To Heal the Wounds of the Nation~October 1863~the 1st to the 3rd

To Heal the Wounds of the Nation~ Abraham Lincoln

As the new month begins the Atlantic Monthly rebukes a prominent British author. President Lincoln calls for a national day of thanksgiving. Secretary of the Navy Welles evaluates a Union general. The visiting Russians continue to cause a stir in New York City. The reform-minded Hutchinson Family singers perform in Boston. Walt Whitman receives monetary support to continue his visitations to the wounded. In Memphis a fallen woman takes her own life.

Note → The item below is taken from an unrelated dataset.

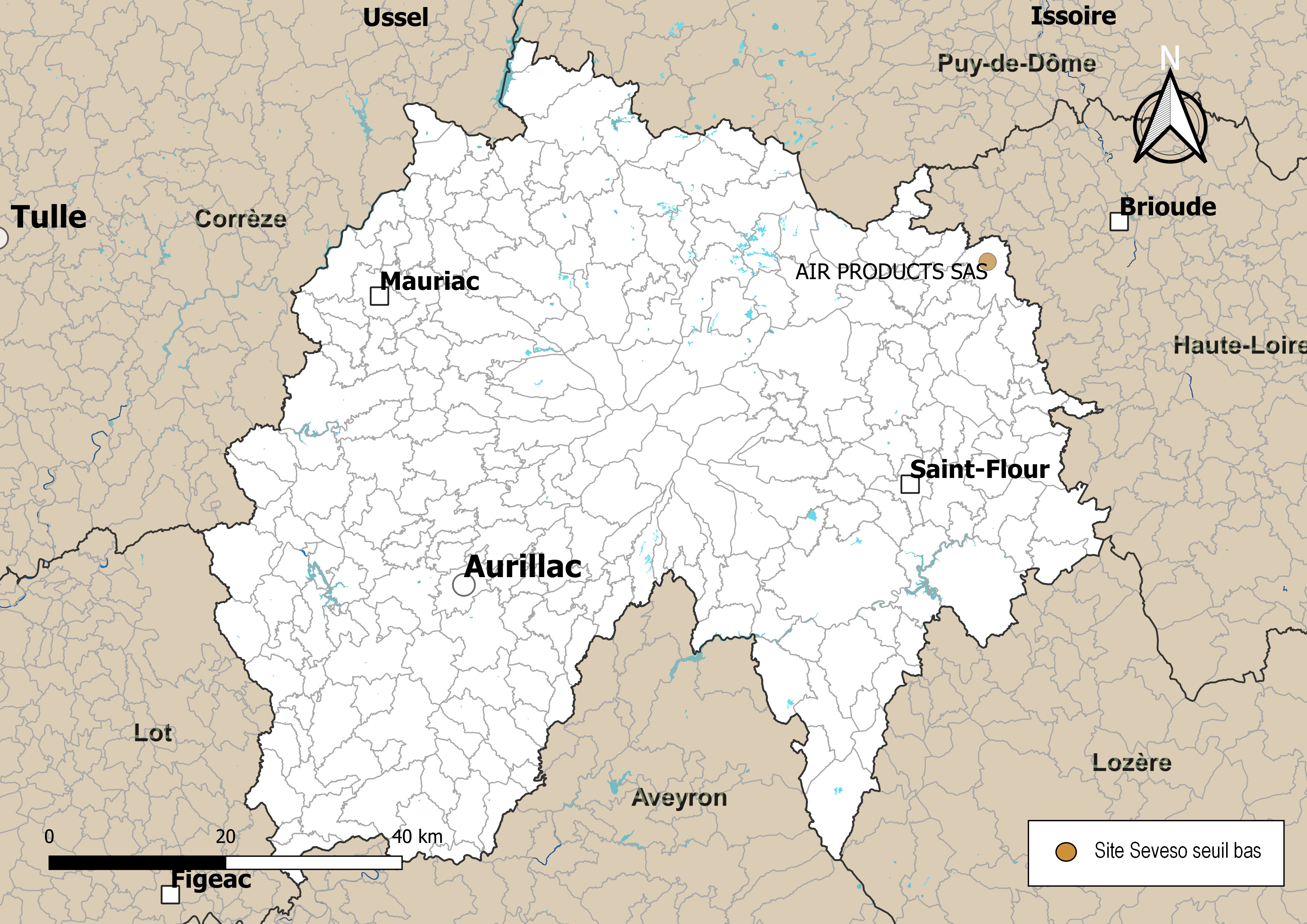 Carte de localisation des sites Seveso seuil bas dans le département du Cantal (Auvergne-Rhône-Alpes, France). Carte arrêtée au 3 novembre 2019.

Offices of the Atlantic Monthly

Offices of the Atlantic Monthly

October– Boston, Massachusetts– This month’s Atlantic Monthly carries a response to Thomas Carlyle. “You have Homered it of late in a small way, one sees. You profess to sing the purport of our national struggle. ‘South chooses to hire its servants for life, rather than by the day, month, or year; North bludgeons the Southern brain to prevent the same’: that, you say, is the American Iliad in a Nutshell. In a certain sense, more’s the pity, it must be supposed that you speak correctly; but be assured that this is the American Iliad in no other nutshell than your private one,– in those too contracted cerebral quarters to which, with respect to our matters, your powerful intelligence, under such prolonged and pitiless extremes of dogmatic compression, has at last got reduced. . . . To have lost, in the hour of our trial, the fellowship of yourself, and of others in England whom we most delighted to honor, is a loss indeed. Yet we grieve a thousand times more for you than for ourselves; and are not absorbed in any grief. It is clear to us that the Eternal Providence has assigned us our tasks, not by your advice, nor by vote of Parliament,– astonishing to sundry as that may seem. Your opinion of the matter we hold, therefore, to be quite beside the matter; and drivel, like that of your nutshell-epic, by no means tends to make us wish that Providence had acted upon European counsel rather than upon His Own! Moreover, we are very busy in these days, and can have small eye to the by-standers. We are busy, and are likely to be so long; for the peace that succeeds to such a war will be as dangerous and arduous as the war itself. We have as little time, therefore, to grieve as to brag or bluster; we must work. We neither solicit nor repel your sympathy; we must work,– work straight on, and let all that be as it can be.” [At this time Carlyle, historian and essayist, is approaching age 68 and is in declining health. Since 1850 he has moved away from earlier liberal ideas, attacked the idea of democracy and publicly supported slavery by which he has alienated English thinkers such as John Stuart Mill and Americans such as Ralph Waldo Emerson.]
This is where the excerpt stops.